But if there was an unfortunate accident, the heavily hunched fish-man managed to move his bowed legs and blot the mess with towels by using his feet. The former Reservoir keeper was never provided cleaning supplies. That had not mattered, for he hadn't the motivation to tidy up. He would've just vomited where he was and let the regurgitated bile drip amid the water-warped, splintering planks.

But now, things were so much different. Not only did he have a luxurious lodge to be proud of, but he also had someone else to show it off to!

"Next to the front door is the coatrack," declared Moreau, pointing to the aforementioned wooden pole. "It, it has hooks to hang up your coat!"

Following close behind the arched tour guide, Joy tapped her small bottom lip while telling herself to remember the importance of his words. He gestured to his stitched trench-coat and then to her outerwear.
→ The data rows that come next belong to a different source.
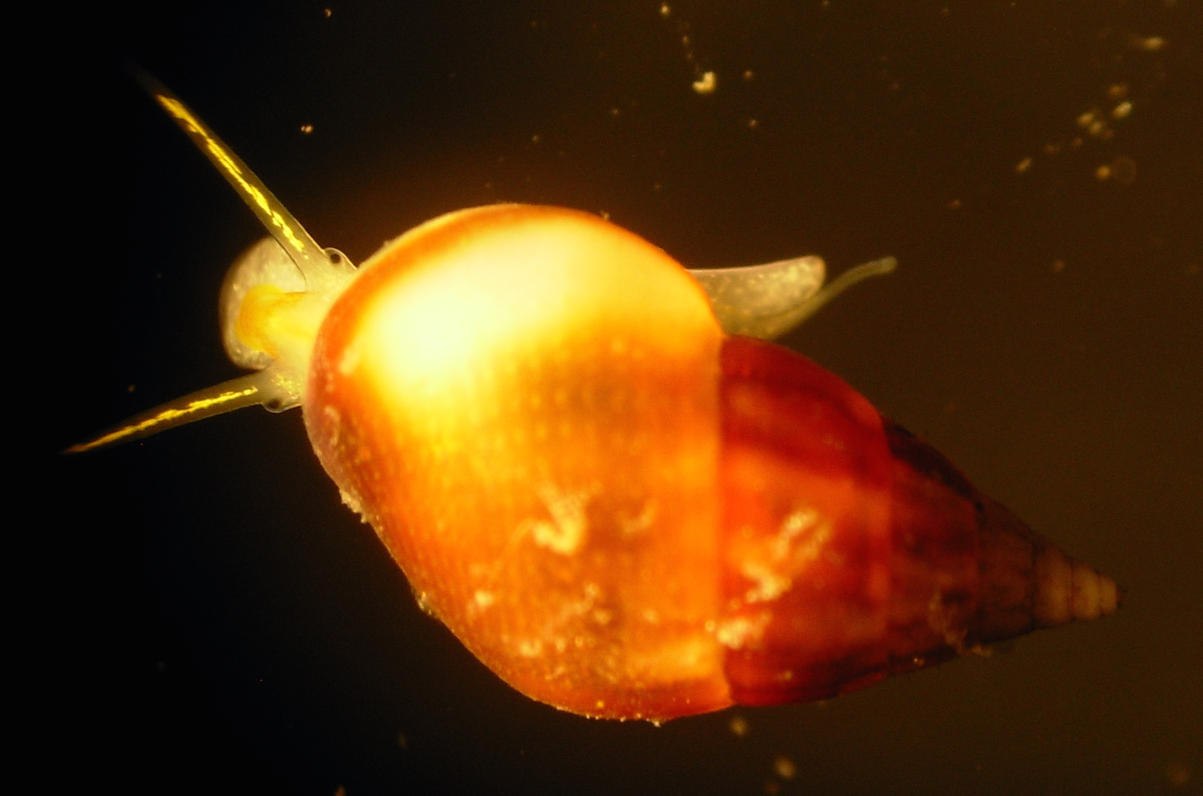 Rissoa lilacina. Vue dorsale du dernier tour de la coquille et de la tête de l'animal.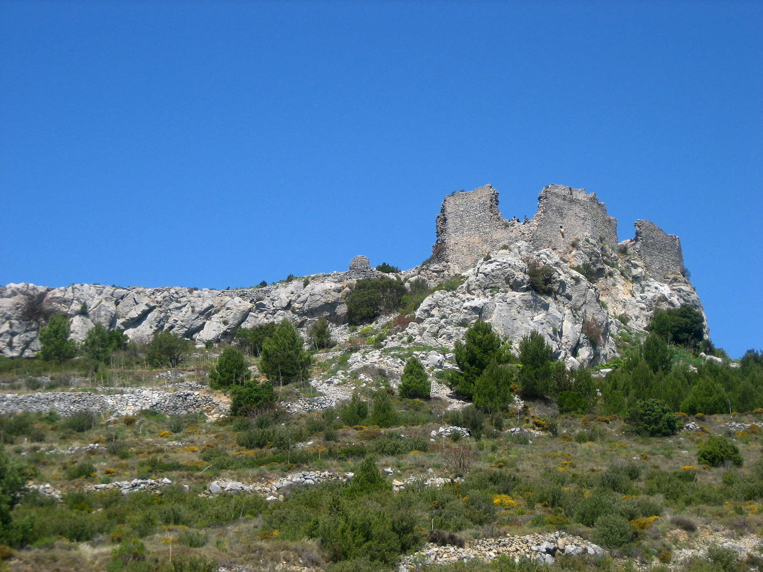 the beautiful ruins of château de Salvaterre / restes del castelld e Salvaterra, o d'Òpol (els dos noms del poble rossellonès)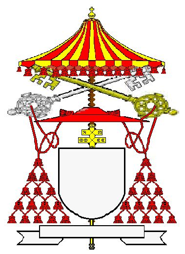 Eigen tekening van het tijdens een interregnum in het Vaticaan, de "sede vacante" gebruikte wapen van de Kardinaal-kamerheer. Als teken van zijn waardigheid plaatst de kardinaal de sleutels en een "ombrellino" of baldakijn boven zijn wapenschild. De twee sleutels zijn met het koord van de kwasten aaneengebonden. Tekening: Robert Prummel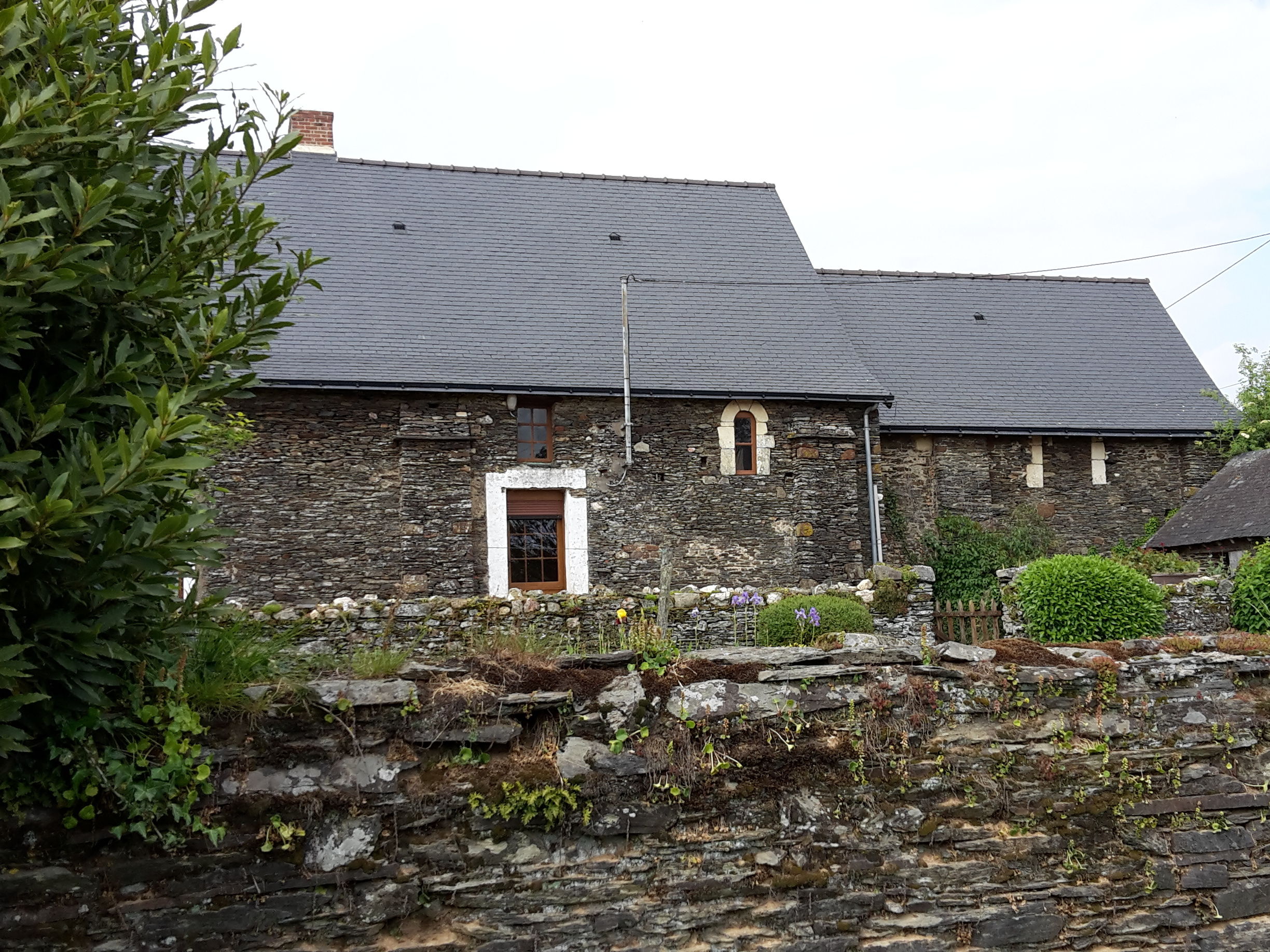 Ancienne église de Rochementru, Le Pin, Loire-Atlantique, France.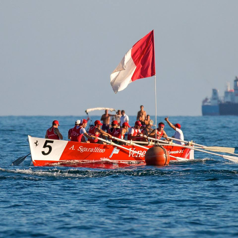 equipaggio Venezia in azione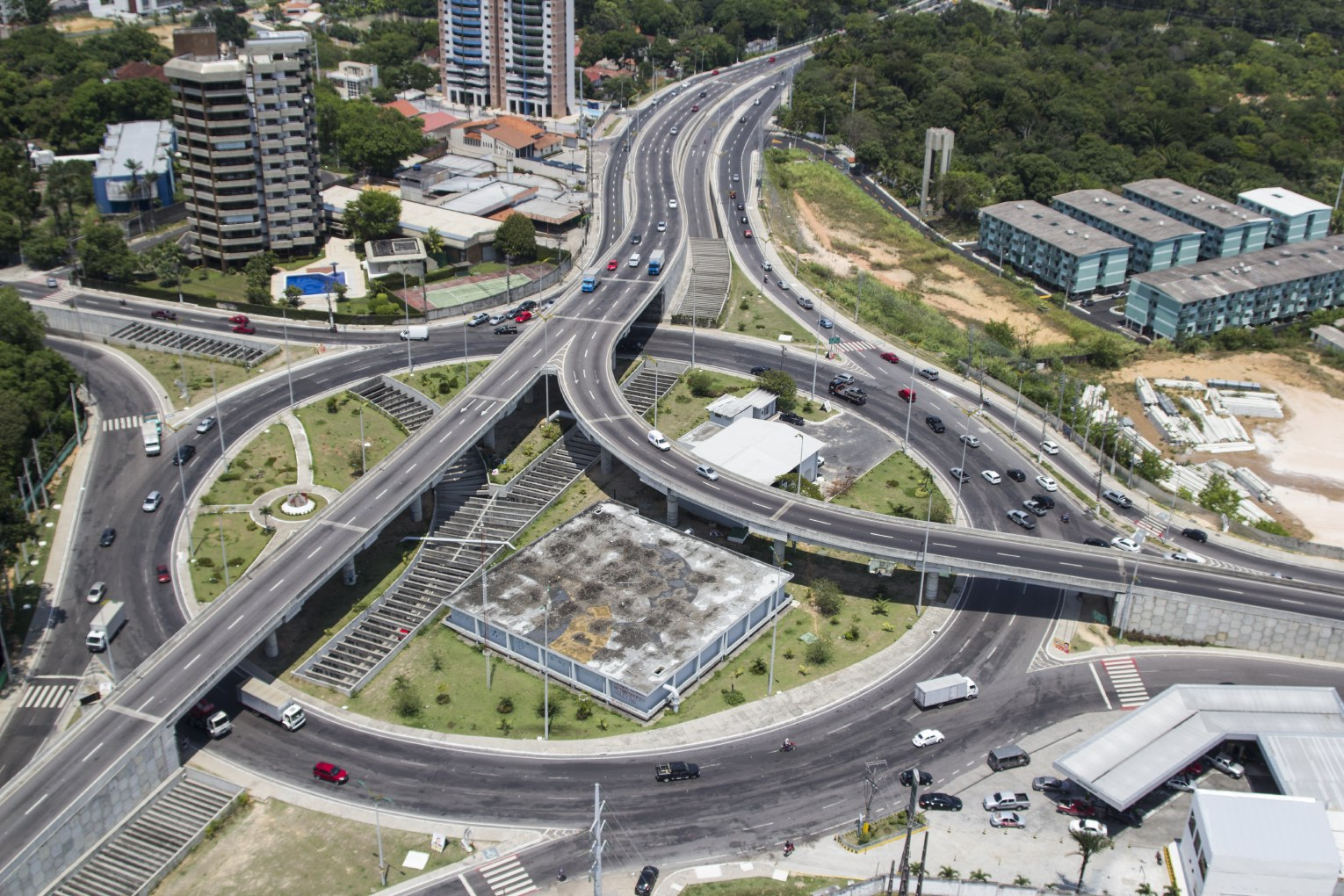 Rotatória do cruzamento entre as avenidas Efigênio Salles e André Araújo. É conhecido como Complexo Viário Gilberto Mestrinho ou Viaduto do Coroado.)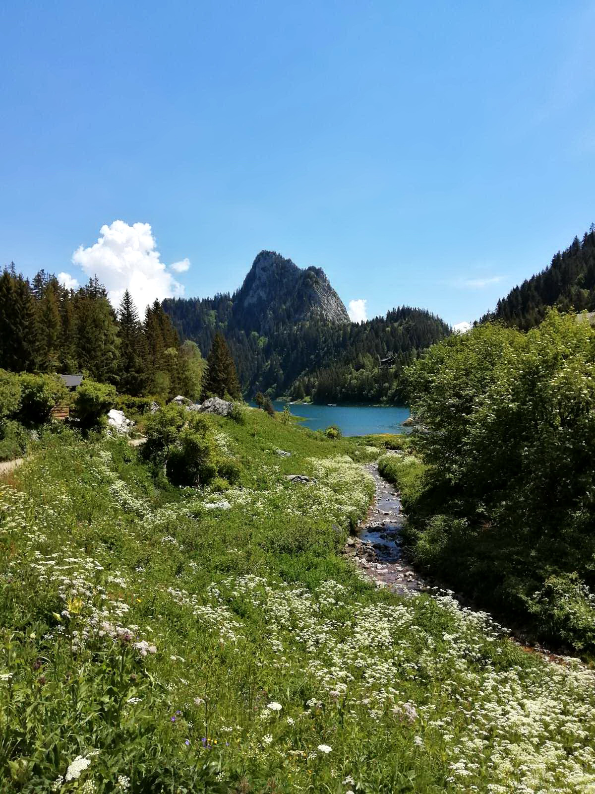 Vue sur le lac de Tanay depuis le ruisseau qui coule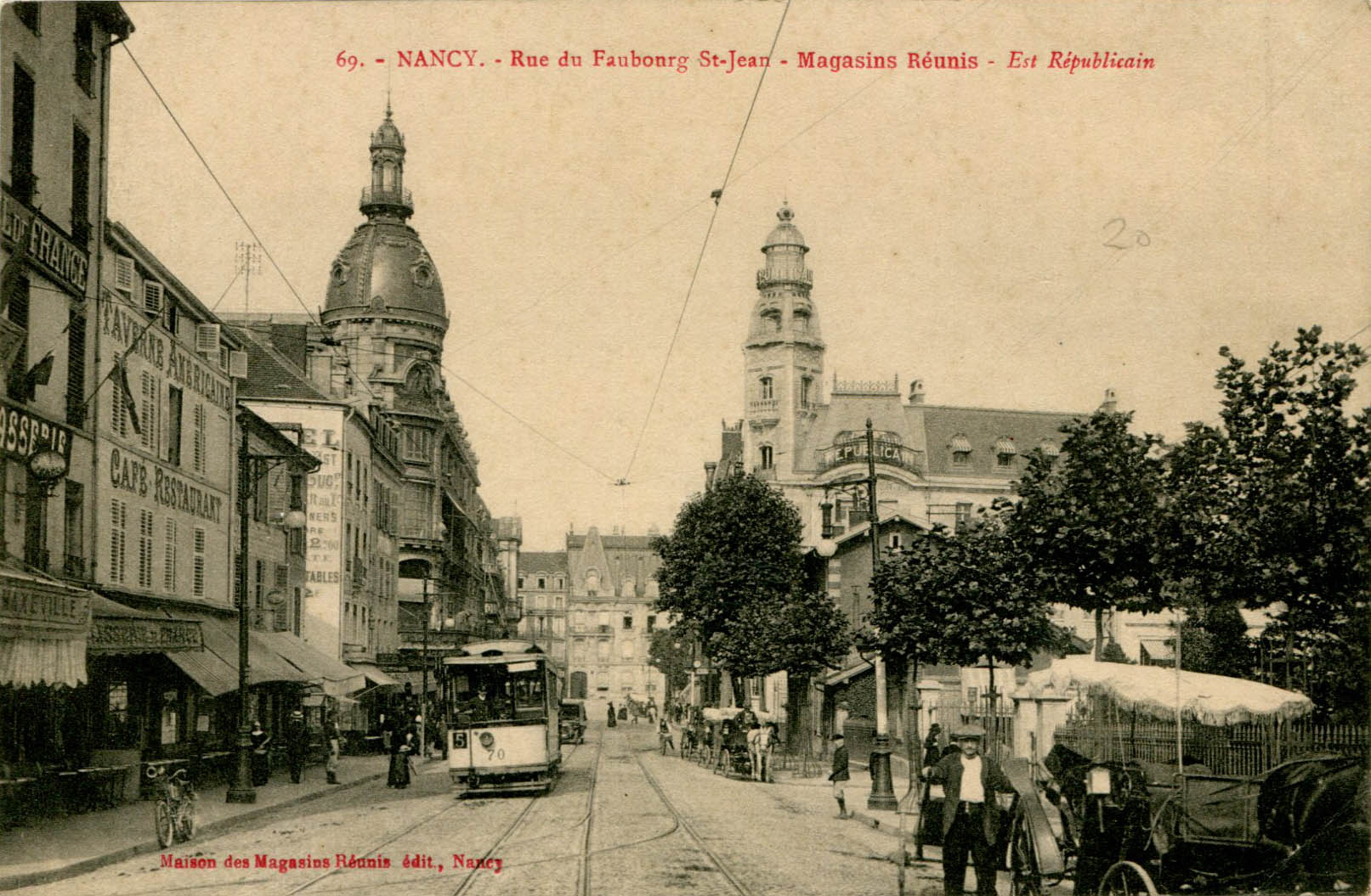 Carte postale ancienne (1913) de la rue du faubourg Saint-Jean (actuelle avenue Foch) à Nancy avec un tramway qui circule. À gauche la coupole des Magasins réunis et lui faisant face (à droite), la tour d'angle du siège du journal L'Est républicain.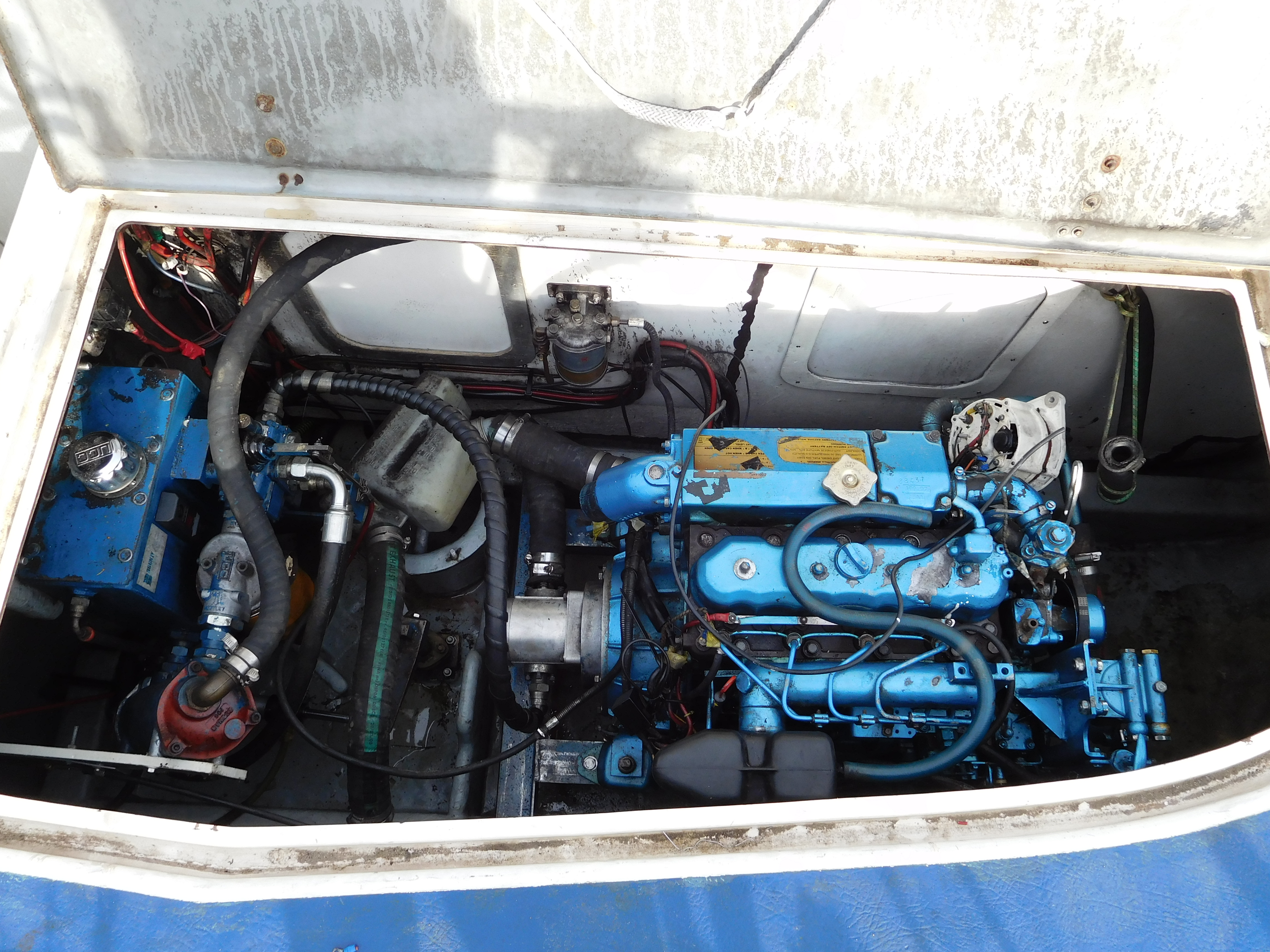 Moteur Diesel 4-cylindres marin japonais (Kubota ?), avec une transmission hydrostatique, d'un bateau de location ; port de Briare, Loiret, France.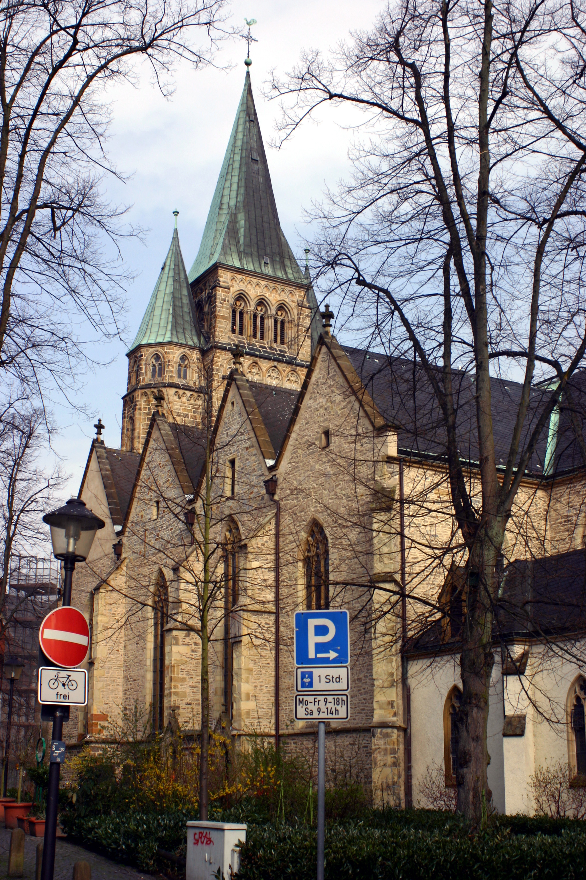 Kirche Sankt Laurentius in Warendorf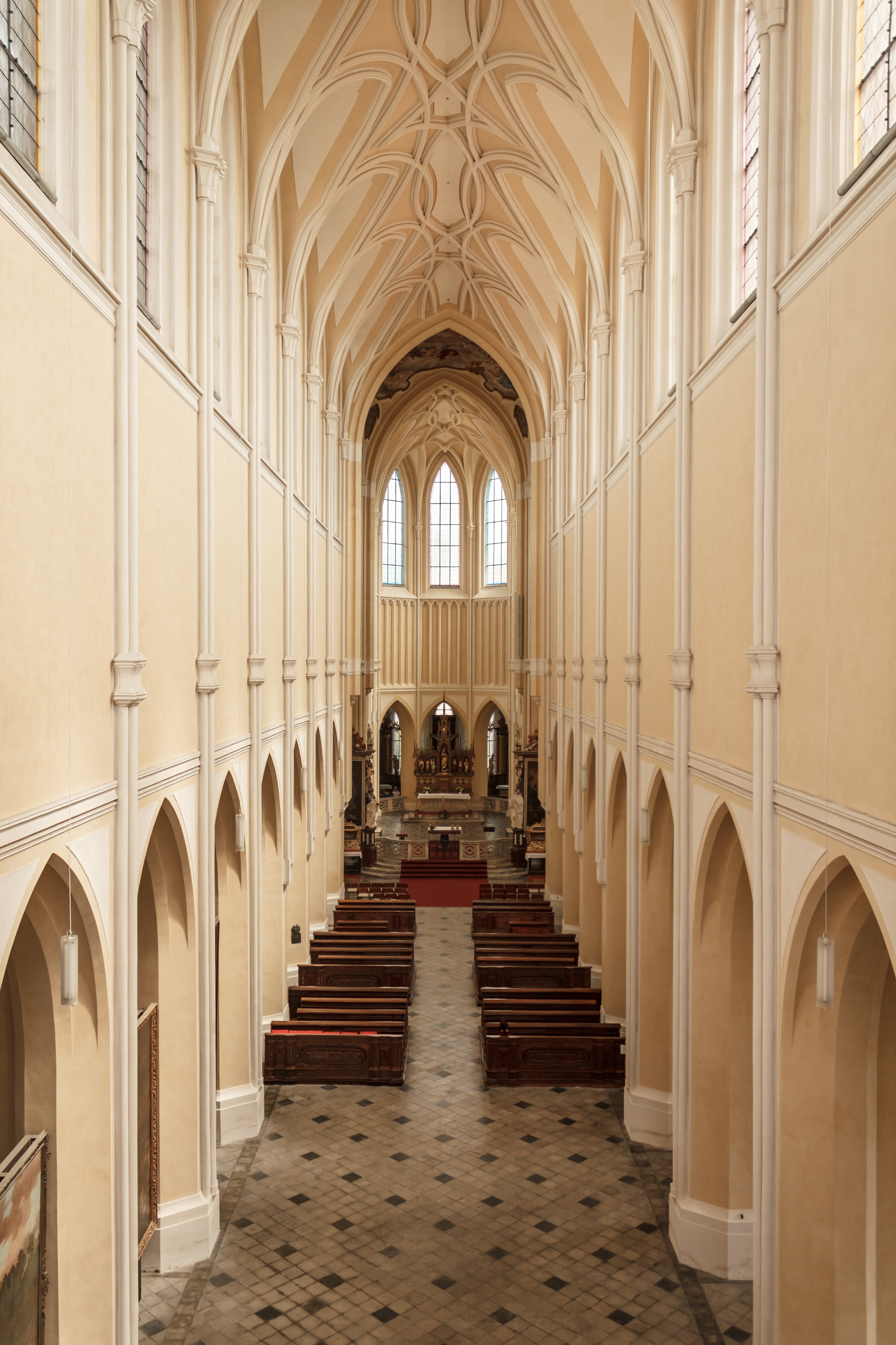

With a happy bob of the head, Joy removed her sunny-yellow coat and stood in front of the very tall, carved pole. And with a hop, she achieved getting the hood to latch onto one of the second hangers.

After smoothing down her ocean-blue sweater, Joy made another nod and Moreau recommenced his guiding.

"This is a rocking chair to rock in! I don't sit in it because it hurts my back. But, but you can use it anytime you want!"

The woman ambled to the sloping chair and gave it a gentle shove, smiling broadly as the wooden furniture swayed perpendicularly. She would truly like to try it but didn't want Moreau feeling left out. Maybe they could just push it together to see how fast they could make the funny legs swing.

"Next to the rug and fireplace and uh... seafoam is a short table with a lamp and matches to light it!" stated the frivolous fish-man. "And there's my comfy couch that's soft and comfy!"

Joy stroked the long and smooth coffee table and sidestepped to the left. She partially turned to her expecting guide.

"May I, Moreau?"

Moreau nodded readily. "Yes, yes, you may, Joy!"

Joy sat next to the other brown cushion with the groove of the fabric sofa and wiggled her elevated sneakers.

"It's very soft and comfy!"

"He-hee! I told you!" Moreau began to waddle forward, waving her on. "Follow, please, please! There's more to see!"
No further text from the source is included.